1. ======== Serialize
{
"String": "Python",
"Integer": 1234,
"Decimal": 123.45,
"Boolean": true,
"DateTime": "2022-12-26T14:11:11.580494",
"Inner": {
"List": [
"One",
2,
"Three"
],
"Dic": {
"key": "value",
"key2": false,
"key3": 456.78
}
}
}
2. ======== Modify the object and Serialize again
{
"String": "Python is cool",
"Integer": 734,
"Decimal": 2469.0,
"Boolean": false,
"DateTime": "2023-01-09T14:11:11.580494",
"Inner": {
"List": [
"One",
2,
"Three"
],
"Dic": {
"key": "value",
"key2": false,
"key3": 456.78
}
}
}
3. ======== Deserialize using the first JSON text (populate properties of an existing object)
{
"String": "Python",
"Integer": 1234,
"Decimal": 123.45,
"Boolean": true,
"DateTime": "2022-12-26T14:11:11.580494",
"Inner": {
"List": [
"One",
2,
"Three"
],
"Dic": {
"key": "value",
"key2": false,
"key3": 456.78
}
}
}
4. ======== Deserialize using the first JSON text (create new object using a class)
{
"String": "Python",
"Integer": 1234,
"Decimal": 123.45,
"Boolean": true,
"DateTime": "2022-12-26T14:11:11.580494",
"Inner": {
"List": [
"One",
2,
"Three"
],
"Dic": {
"key": "value",
"key2": false,
"key3": 456.78
}
}
}
The Json
class passes a custom JSONEncoder when calling the dumps()
function and a custom JSONDecoder when calling the loads()
function, in the cls
parameter.
The custom JsonEncoder
inherits from the built-in json.JSONEncoder
and overrides the default()
method.
About the default()
method the documentation states: "Implement this method in a subclass such that it returns a serializable object for o, or calls the base implementation (to raise a TypeError).".
The default()
method of the custom JsonEncoder
returns the internal __dict__
of the object being serialized, when that object has such an attribute.
When the object being serialized is an instance of the date
or datetime
types, it returns a string representation of the value.
Otherwise calls the base implementation.
The custom JsonDecoder
inherits from the built-in json.JSONDecoder
and assings the parse_string
attribute of the base class with a custom Parse()
function.
When the passed-in string looks like a Date or DateTime value, ISO or not, the custom Parse()
function converts the string into a date
or datetime
and returns that value.

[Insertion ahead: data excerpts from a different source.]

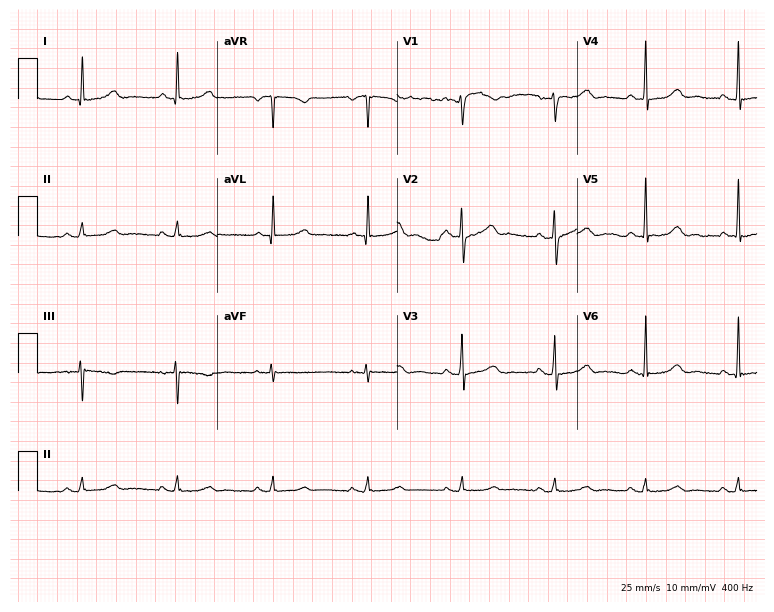
Electrocardiogram (7.3-second recording at 400 Hz), a 63-year-old female. Of the six screened findings (first-degree AV block, right bundle branch block, left bundle branch block, sinus bradycardia, atrial fibrillation, sinus tachycardia), none is recorded. Only these six findings were labelled.
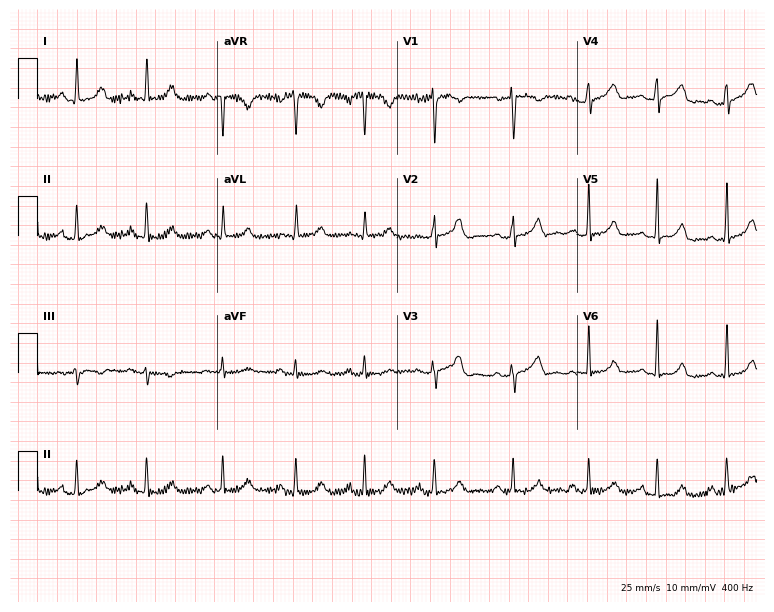
Resting 12-lead electrocardiogram. Patient: a female, 38 years old. None of these six findings is recorded: first-degree AV block, right bundle branch block, left bundle branch block, sinus bradycardia, atrial fibrillation, sinus tachycardia.
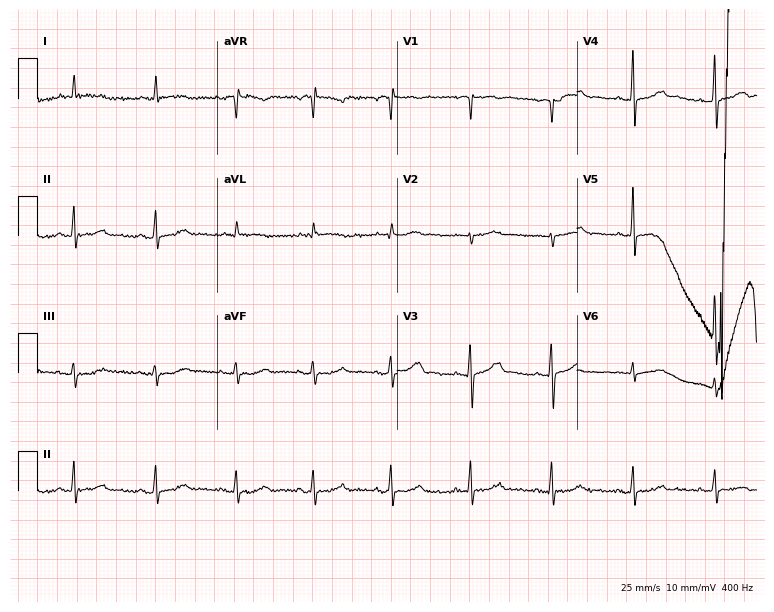
12-lead ECG from a female patient, 72 years old (7.3-second recording at 400 Hz). Recorded interpretation: within normal limits.

Else returns the string as it was.
The glitchy point in the above is that the JsonDecoder
always assume that if the passed-in string looks like a Date or DateTime, then it actually is a date
or datetime
. Which is not always true.
Furthermore the Json.Deserialize()
method does a few more things. Its signature is as following:
def Deserialize(JsonText: str, ClassOrInstance = None)
The caller may pass a class or an instance of a class as the argument in the second parameter.
Passing such an argument is an indication that the caller wishes to use the passed-in Json string to either construct a new instance of the specified class or populate the properties of the specified instance.
When that second parameter is None
then the Deserialize()
returns the Python dict
as it is returned by the loads()
.
The Deserialize()
method deserializes complex objects too, i.e. objects containing other objects as nested.
Complex object deserializations assumes that
- the specified class provides a default constructor, i.e. without parameters other than the self
- any nested object instance is not null (None) after the constructor call.